§ **TASK BRIEF**
Locate the line containing "Polish composer Bolesław" in the material below. Copy that line and all following lines through the end exactly, omitting any pictures.

(SUPPLIED DATA begins)

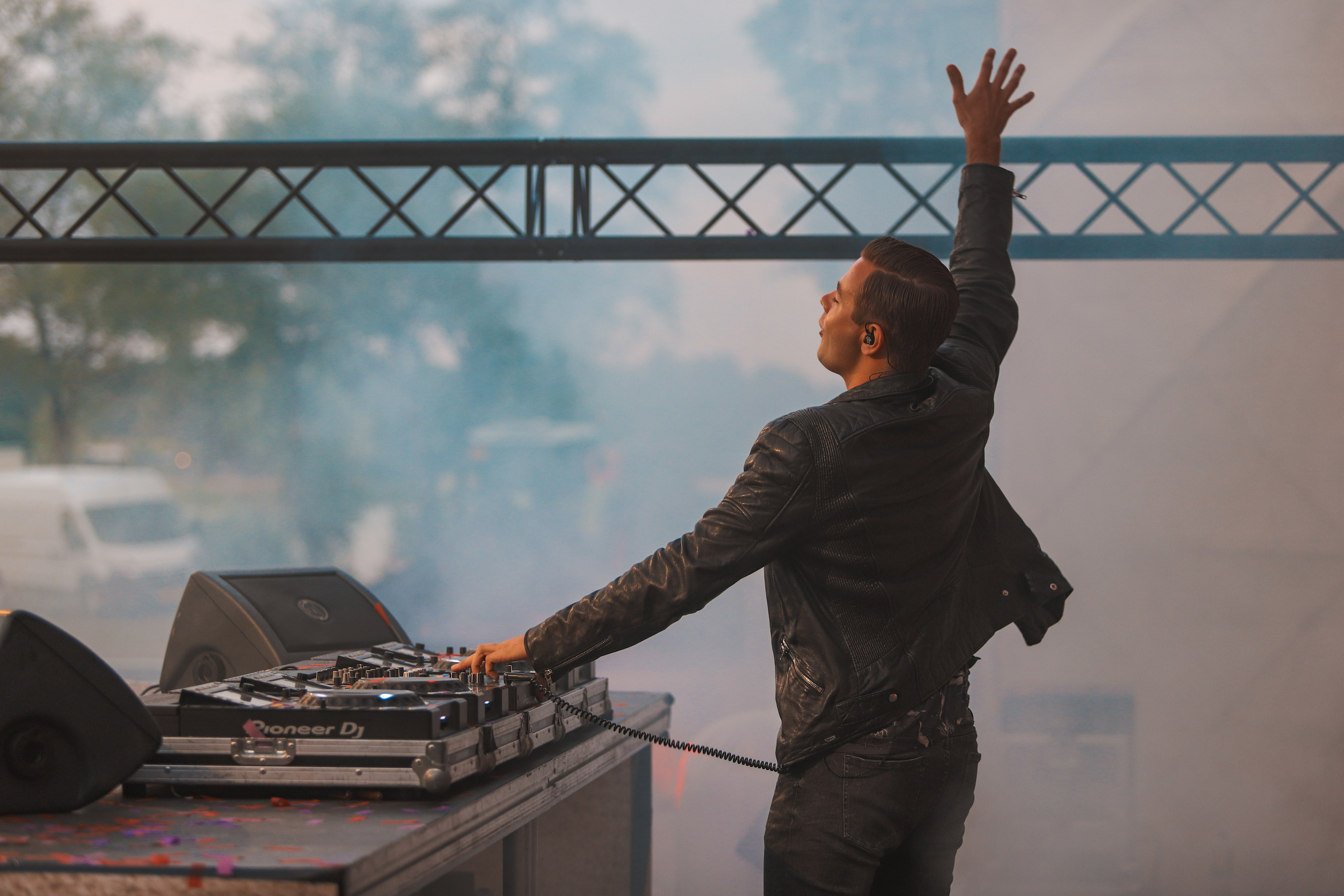 Sam Feldt tijdens een optreden in 2019
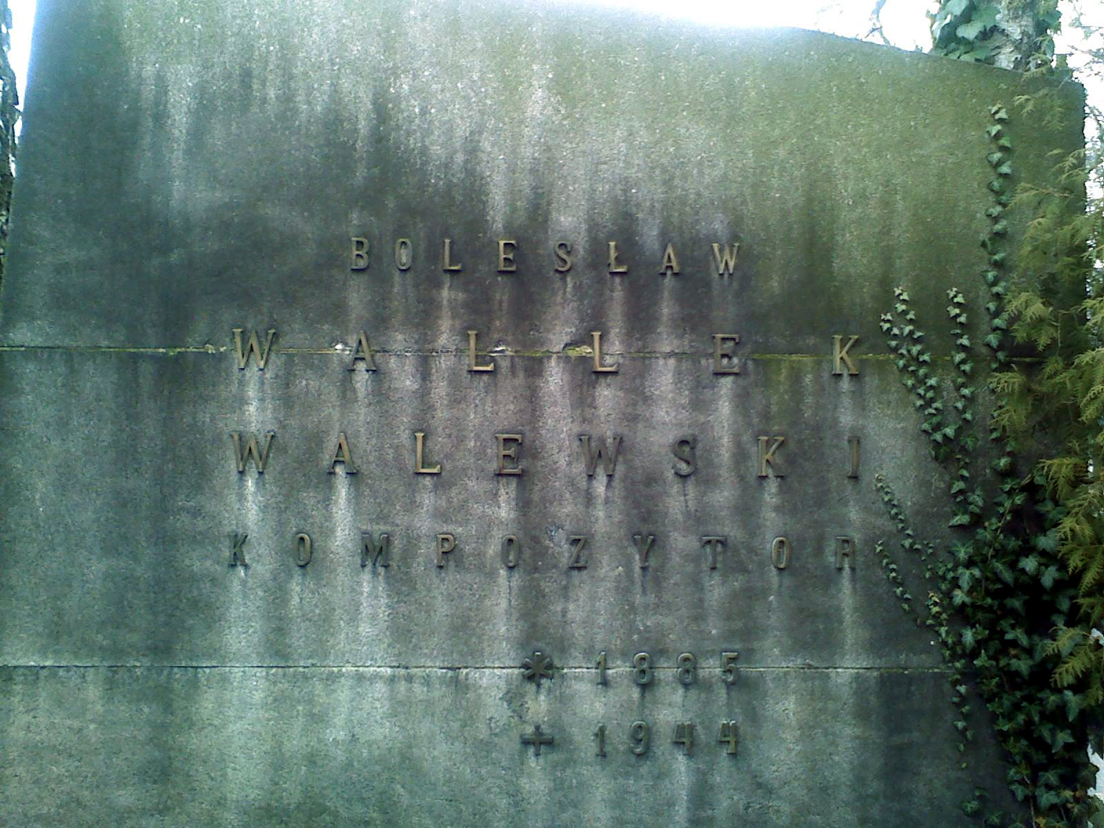 Polish composer Bolesław Wallek-Walewski (1885-1944)
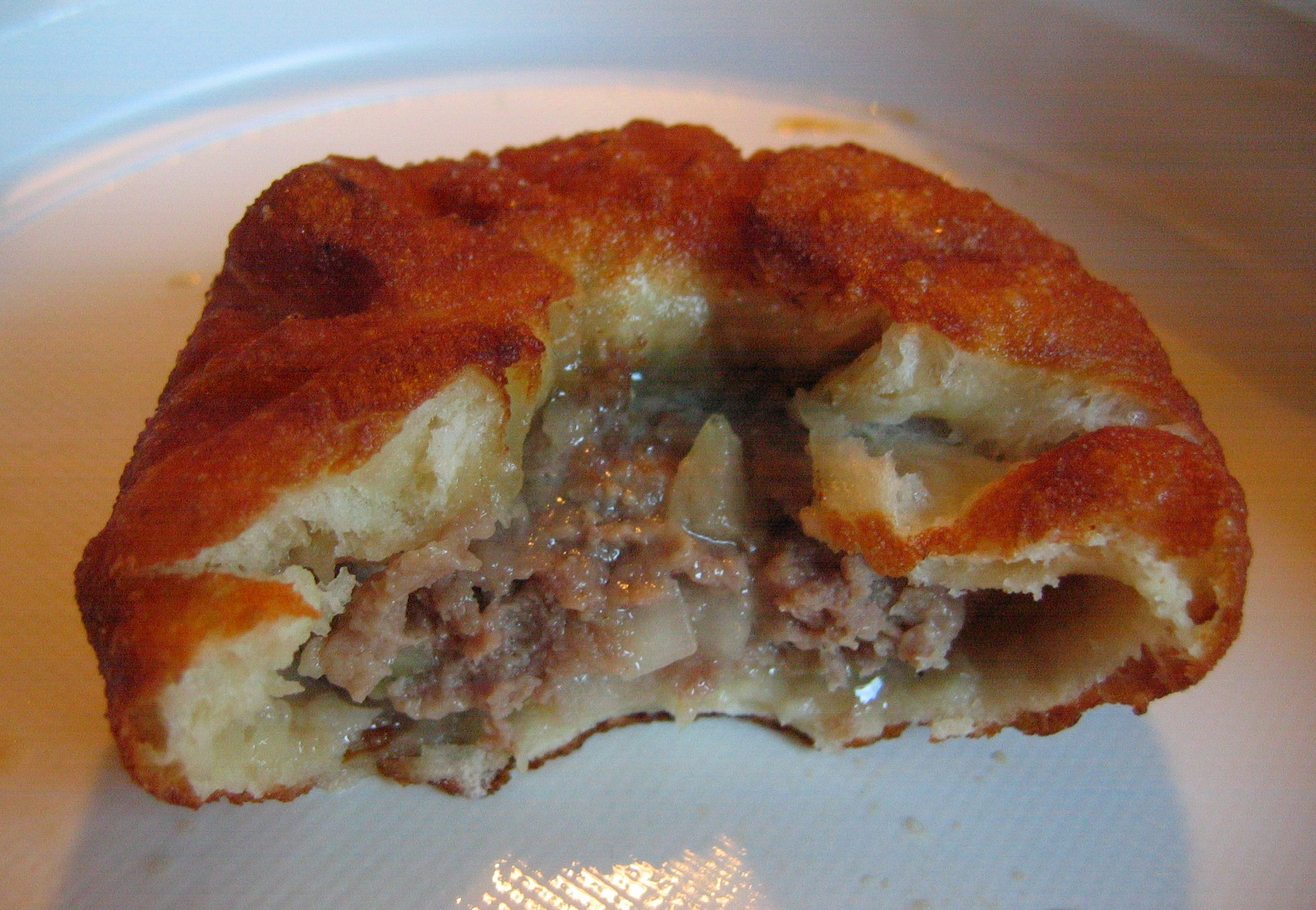 belyash

(SUPPLIED DATA ends)

§ **PROBLEM SOLUTION**
 Polish composer Bolesław Wallek-Walewski (1885-1944)
 belyash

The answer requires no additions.